▸ **Work order**: Copy each record below faithfully, leaving out images.

▸ **Data for this exercise**:

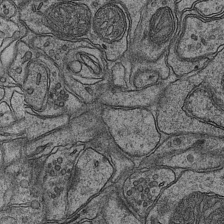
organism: Mouse
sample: CA1 Hippocampus
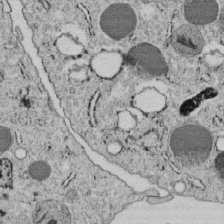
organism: C. elegans
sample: C. elegans embryo early stage
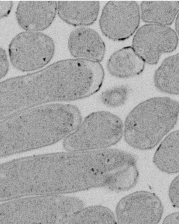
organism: E. coli
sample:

▸ **Solution below**:
organism: Mouse
sample: CA1 Hippocampus
organism: C. elegans
sample: C. elegans embryo early stage
organism: E. coli
sample:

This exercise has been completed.